Suga et al. (43) hypothesized that highly focused positive feedback and strong widespread lateral inhibition evoke compressed reorganization and that facilitation of auditory responses due to positive feedback evokes centripetal shifts of tuning curves. The first hypothesis is supported by our present and previous studies (10); however, the second hypothesis remains to be tested by studies of the DSCF and FM-FM areas. If the second hypothesis is correct, one may expect that centripetal BD shifts would be evoked by electric stimulation when a BD difference between stimulated and recorded neurons is very small, say, <2 ms. Among 33 unmatched neurons showing a 1- to 3-ms BD difference, 26 showed centrifugal BF shifts for electric stimulation (Fig. 5A), and the remaining 7 showed centripetal BD shifts (Fig. 6). The data obtained thus far only partially support this hypothesis.
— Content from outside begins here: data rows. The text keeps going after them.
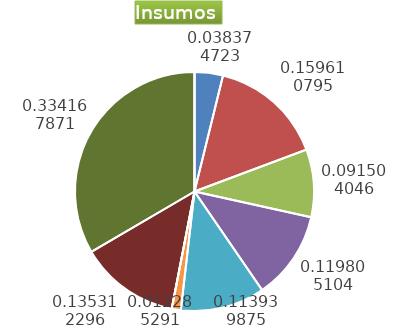
| Category | Series 0 |
|---|---|
| Control arvenses | 1458850 |
| Control fitosanitario | 5877670 |
| Cosecha y beneficio | 3478609.529 |
| Fertilización | 4554500 |
| Instalación | 4331527.987 |
| Otros | 467036.515 |
| Podas | 0 |
| Riego | 5144020 |
| Transporte | 12703695.6 |
| Tutorado | 0 |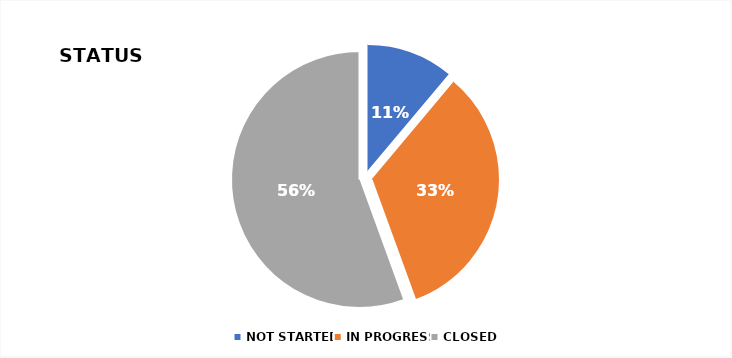
| Category | Series 0 |
|---|---|
| NOT STARTED | 1 |
| IN PROGRESS | 3 |
| CLOSED | 5 |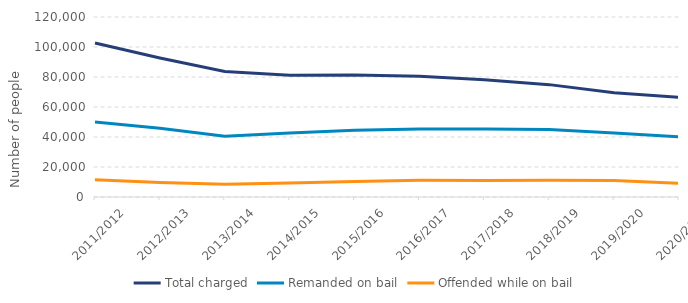
| Category | Total charged | Remanded on bail | Offended while on bail |
|---|---|---|---|
| 2011/2012 | 102706 | 50038 | 11539 |
| 2012/2013 | 92675 | 45809 | 9722 |
| 2013/2014 | 83618 | 40454 | 8522 |
| 2014/2015 | 81111 | 42599 | 9346 |
| 2015/2016 | 81362 | 44505 | 10317 |
| 2016/2017 | 80522 | 45314 | 11088 |
| 2017/2018 | 78107 | 45316 | 11042 |
| 2018/2019 | 74909 | 44917 | 11180 |
| 2019/2020 | 69435 | 42686 | 11048 |
| 2020/2021 | 66458 | 40160 | 9096 |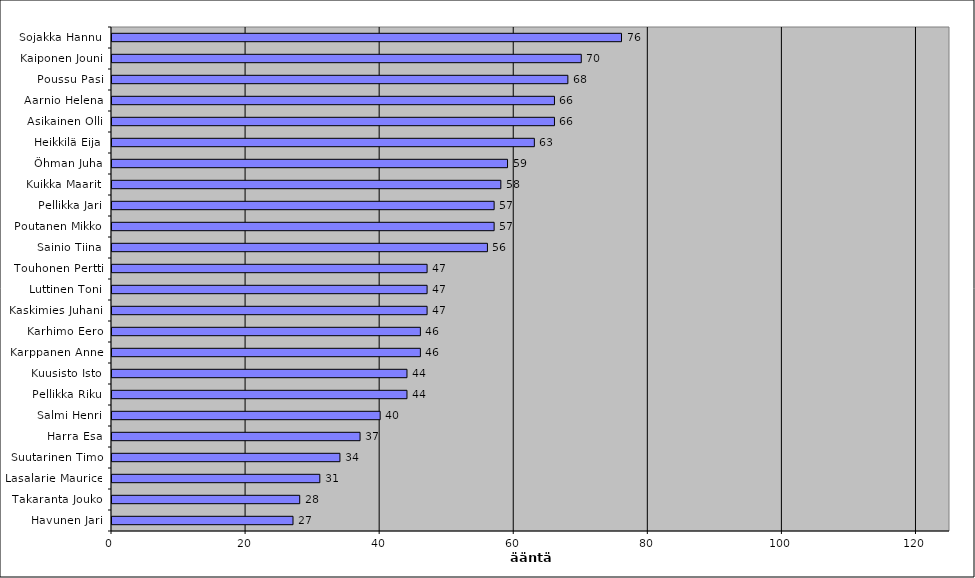
| Category | Series 0 |
|---|---|
| Sojakka Hannu | 76 |
| Kaiponen Jouni | 70 |
| Poussu Pasi | 68 |
| Aarnio Helena | 66 |
| Asikainen Olli | 66 |
| Heikkilä Eija | 63 |
| Öhman Juha | 59 |
| Kuikka Maarit | 58 |
| Pellikka Jari | 57 |
| Poutanen Mikko | 57 |
| Sainio Tiina | 56 |
| Touhonen Pertti | 47 |
| Luttinen Toni | 47 |
| Kaskimies Juhani | 47 |
| Karhimo Eero | 46 |
| Karppanen Anne | 46 |
| Kuusisto Isto | 44 |
| Pellikka Riku | 44 |
| Salmi Henri | 40 |
| Harra Esa | 37 |
| Suutarinen Timo | 34 |
| Lasalarie Maurice | 31 |
| Takaranta Jouko | 28 |
| Havunen Jari | 27 |

Reorganization of the Subdivisions of the FM-FM Area. The three subdivisions (FM1-FM2, FM1-FM3, and FM1-FM4) of the FM-FM area are distinctively different from each other in combination sensitivity but have the same delay axis. Iso-BD lines cross the three subdivisions without interruptions (25, 26, 33). As shown in our present article, electric stimulation of one of the three subdivisions evokes not only the reorganization of that stimulated subdivision but also the reorganization of the other two subdivisions. Such unified reorganization makes sense, because these three subdivisions are respectively specialized for the processing of the delays of the second, third, and fourth harmonic FM components of an echo from the first harmonic FM component of an emitted pulse (22, 23, 25, 26, 31, 44) and because the second, third, and fourth harmonics of an echo always return to the bat at the same time from a target. The reorganization of the delay map, therefore, should occur in all three subdivisions at the same time and to a same extent, as found in our present research.
In the AC of the mustached bat, there are three separate areas where delay-tuned neurons are located: FM-FM, DF, and VF areas (Fig. 1 A). The BD axis (i.e., target-range axis) goes up to ≈18 ms (310 cm) in the FM-FM area (25), ≈8 ms (140 cm) in the DF area (45), and ≈4 ms (70 cm) in the VF area (46). All of these areas consist of three types of FM-FM neurons: FM1-FM2, FM1-FM3, and FM1-FM4, and are mutually connected (47). It remains to be studied whether electric stimulation of the FM-FM area evokes the reorganization of the DF and VF areas.
Acknowledgments
We thank Drs. J. H. Casseday and J. J. Wenstrup for comments on this article. This work was supported by National Institute on Deafness and Other Communication Disorders Grant DC-00175.
Abbreviations: AC, auditory cortex; BF, best frequency; BD, best delay; BMI, bicuculline methiodide; CF, constant frequency; DSCF, Doppler-shifted CF; DF dorsal fringe area; VF, ventral fringe area.